Not every infection executed successfully: Wiz reported that in the infected @mistralai/* and @uipath/* npm packages it identified "a bug in the payload that renders the malware non‑functional in those cases."

TanStack advised anyone who installed an infected version to rotate all keys that the installation host would have been able to reach.

Open‑sourcing the worm and stolen‑data dead drops

Researchers said the threat actor using the handle TeamPCP began releasing an open‑source version of the worm, posting repositories that included the tagline "Shai‑Hulud: Here We Go Again - Let the Carnage Continue. A Gift From TeamPCP," Ox Security reported. Of the two versions of the open‑source worm available as of Wednesday, one was copied into a separate repository 87 times and the other 15 times, according to the same reporting.
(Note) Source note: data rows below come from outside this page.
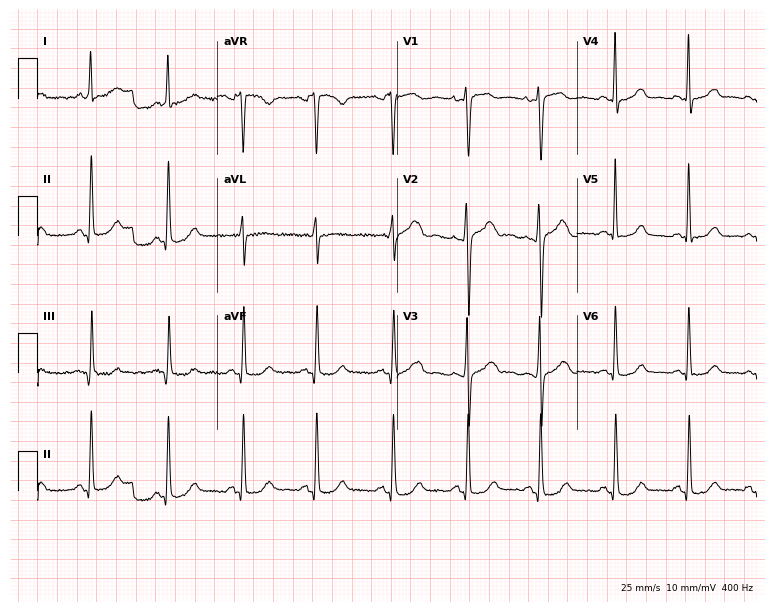
Electrocardiogram (7.3-second recording at 400 Hz), a 42-year-old female. Overall reading on record: normal ECG.
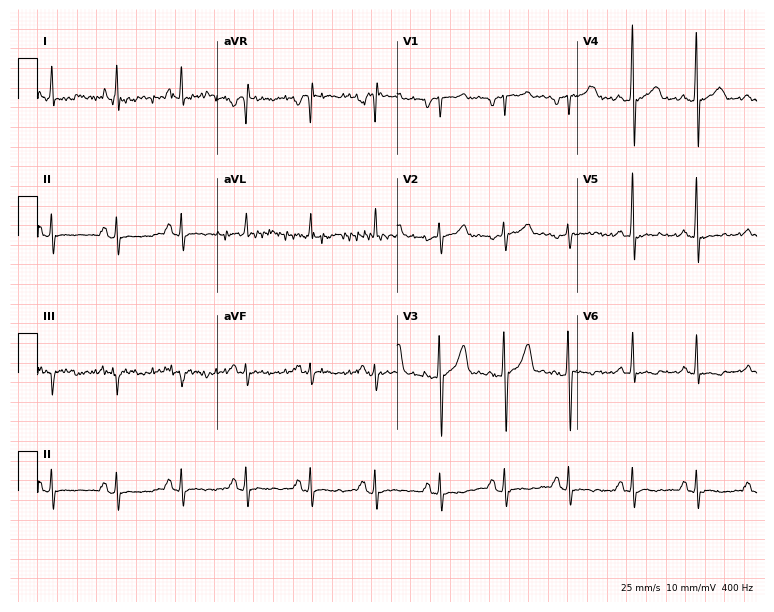
Electrocardiogram (7.3-second recording at 400 Hz), a male patient, 65 years old. Of the six screened findings (first-degree AV block, right bundle branch block, left bundle branch block, sinus bradycardia, atrial fibrillation, sinus tachycardia), none is recorded.
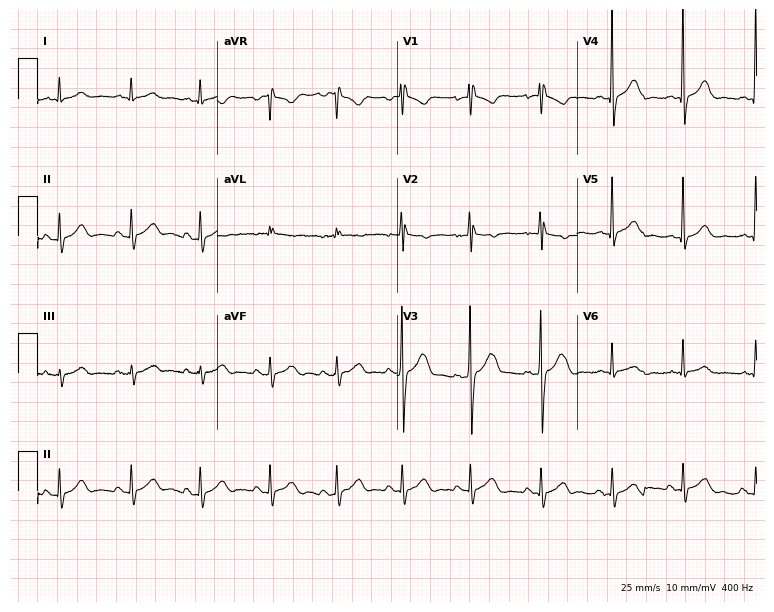
12-lead ECG from a man, 28 years old. Labelled as a normal ECG.
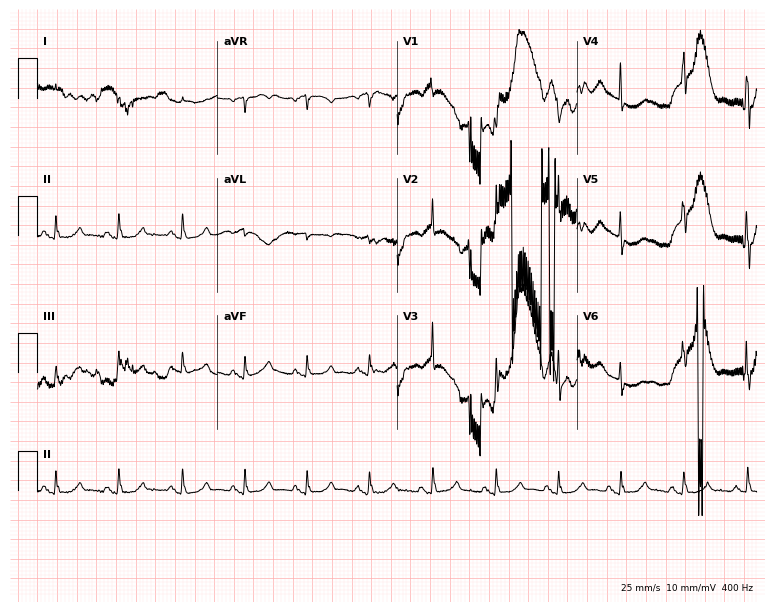
Resting 12-lead electrocardiogram. Patient: an 83-year-old male. None of these six findings is recorded: first-degree AV block, right bundle branch block, left bundle branch block, sinus bradycardia, atrial fibrillation, sinus tachycardia.

Ox Security also described a post‑exfiltration workflow: after stealing credentials, the malware uploads an encrypted copy of the stolen data to the victim's GitHub account under a new repository whose name is drawn from the Dune universe. Researchers counted more than 350 such repositories as of Tuesday.
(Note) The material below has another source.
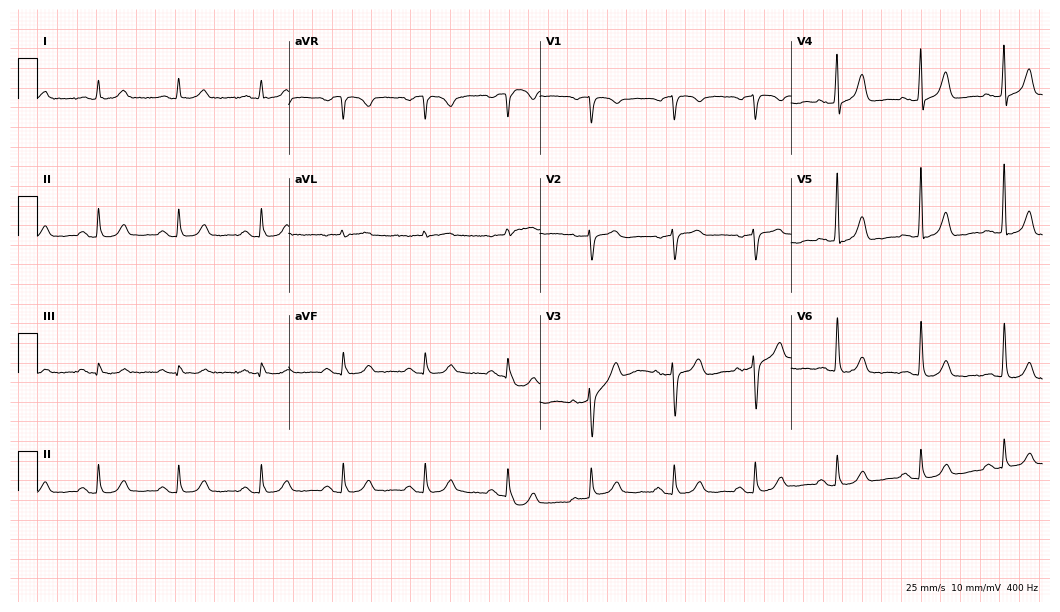
12-lead ECG from a 74-year-old male (10.2-second recording at 400 Hz). Recorded interpretation: within normal limits.

What this means for technologists, open‑source maintainers, and enterprises

  • Technologists and security teams: Government and private guidance converges on slowing automatic uptake of new packages. Ollie Whitehouse, CTO of the NCSC, told reporters at CyberUK that "these are detected quite quickly - detected in a matter of hours or days" and urged against minute‑by‑minute updates. StepSecurity and others recommend a code "cooldown period" before new packages are merged into CI/CD pipelines, and Ox Security urges enforcing multifactor authentication "across npm, GitHub and cloud accounts" and treating key rotation as routine rather than an emergency only.
  • Open‑source maintainers: The TanStack incident shows attackers may exploit forks and short‑lived tokens; Endor Labs warned that even projects that "did everything right on paper" can be affected. Maintainers should assume an attacker may try orphaned commits and short‑lived publish tokens and coordinate closely with registry security teams if compromise is suspected.
  • Enterprises and procurement leaders: If infected versions are installed, TanStack's instruction is clear — rotate keys reachable from the host. StepSecurity's warning to "do not revoke npm tokens before isolating the affected machine and imaging it for forensic analysis" makes incident sequencing critical: isolate and image before token revocation to preserve forensic evidence.

The immediate facts are stark: a worm that steals broad classes of credentials, now published in the open, has already traversed popular public repositories and briefly made weaponized packages available for millions of weekly downloads. The choices ahead are concrete — implement time‑based install logic, enforce multifactor authentication and routine key rotation, and treat token revocation as an evidence‑sensitive action — because, as StepSecurity and other researchers show, minutes and hours matter.